Posts Tagged ‘911’

Mondays With Rudy

Monday, December 3rd, 2007

Videos like this one are one of the big reasons why its a bit surreal to me that Giuliani is getting any attention, period, in his bid to be President.

[Link to video]

That’s “America’s Mayor”, a petty, brutish and tyrannical, corrupt brat. When people challenge him, he resorts to schoolyard taunts and insults. He’s a piece of shit, but apparently, mentioning 9/11 and terrorism in nearly every sentence you speak can get you pretty far.

[Link to video]

Happy 9/11, everybody.

Monday, September 11th, 2006

I, for one, am completely sick of it.

Yes, it sucked—more than I’m going to bother to try and convey.

I was (and still am) in NYC. I had to live through that day, walk through that day (all the way to Brooklyn) and deal with the next few weeks of absolute discombobulation (which, to me, was the worst - that’s when everything sets in) as to what’s safe anymore.

I had to go to work the next day, convinced I was going to die. I rode the subways every morning and for the first two months, every time the train stopped in the tunnels, a cold sweat would kick in and I was hardly the only person.

It was horrible. I wish it hadn’t happened. It did and it’s certainly affected me, my decisions and how I view things.

But it’s been five years.

Still, every time I watch the news, there it is. 9/11 is invoked left and right. I see the plane crash or at least the smoking buildings in the media every day. It’s no longer a tragedy. It’s been co-opted as a tool for politics and media. It makes me sick.

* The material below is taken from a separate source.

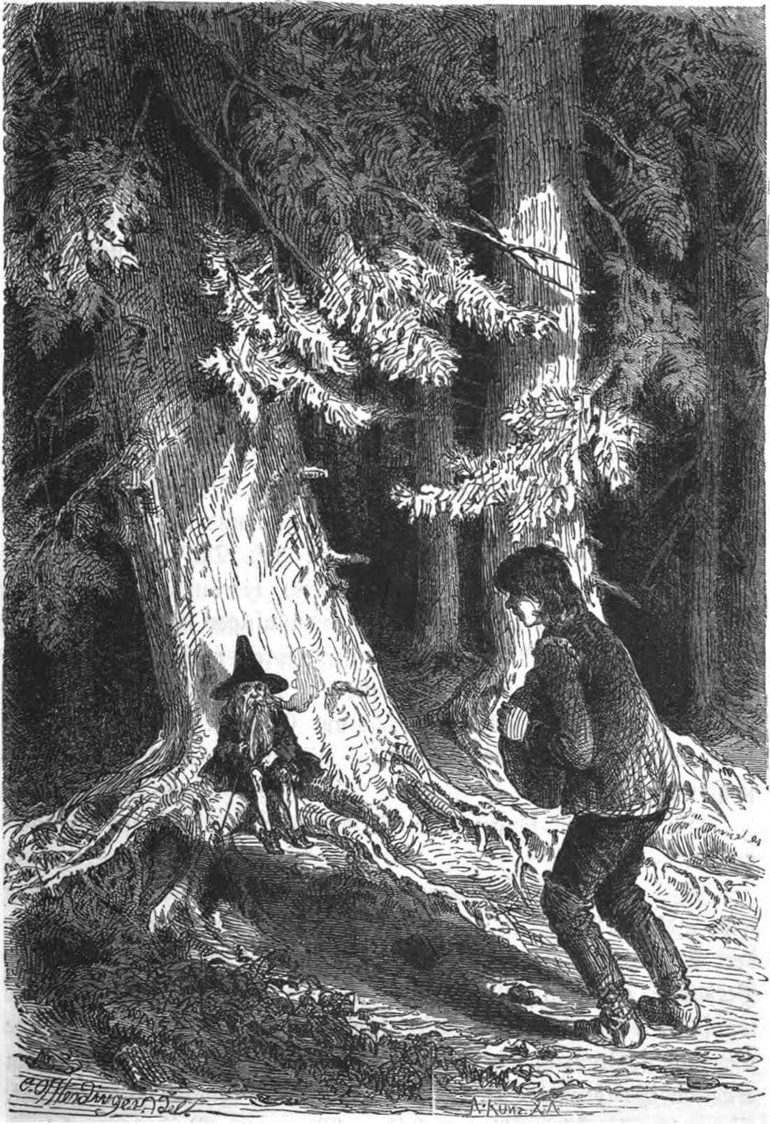 Szene aus dem Märchen Das kalte Herz von Wilhelm Hauff: Der Köhler Peter beschwört das Glasmännlein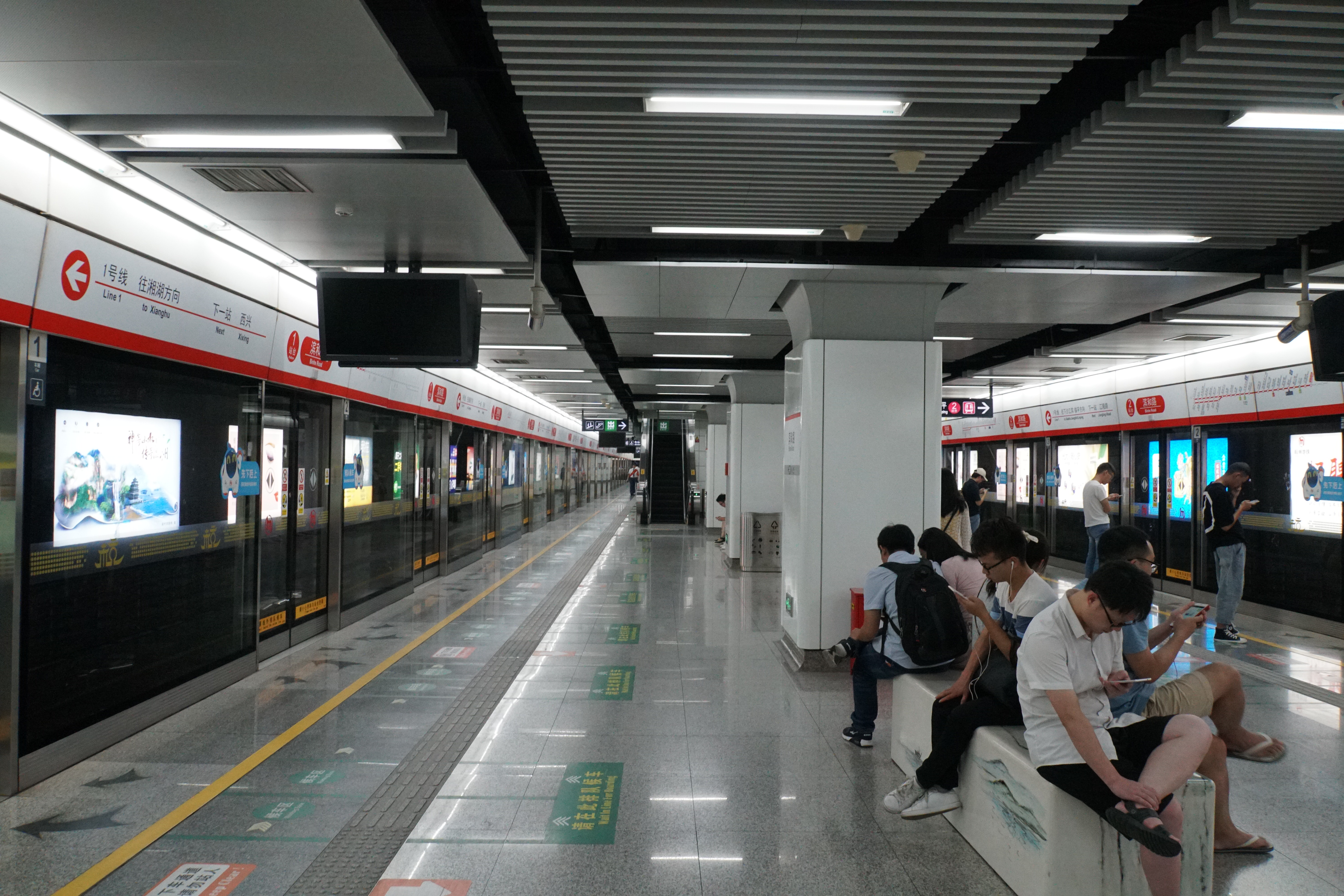 滨和路站站台

This morning, I was reading an article about a CBS interview with “Tuesday’s Children“, a group to support and represent the children who lost parents that day. The reporter was asking how they felt now and the biggest complaint, round the room, was the constant barrage of imagery from that day. A quote:

The kids [..] told 60 Minutes some of the worst memories don’t fade because the media won’t let them. [CBS Reporter Scott] Pelley got an earful about showing those pictures of 9/11 over and over again.

“Even when you’re just sitting down like eating dinner and watching TV, you’ll just have a nice conversation and then all the sudden you’ll see like pictures of 9/11. You can’t escape it. It’s just like everywhere you go its always like you’re always reminded of it somehow even in the littlest thing,” explains Amy Gardner.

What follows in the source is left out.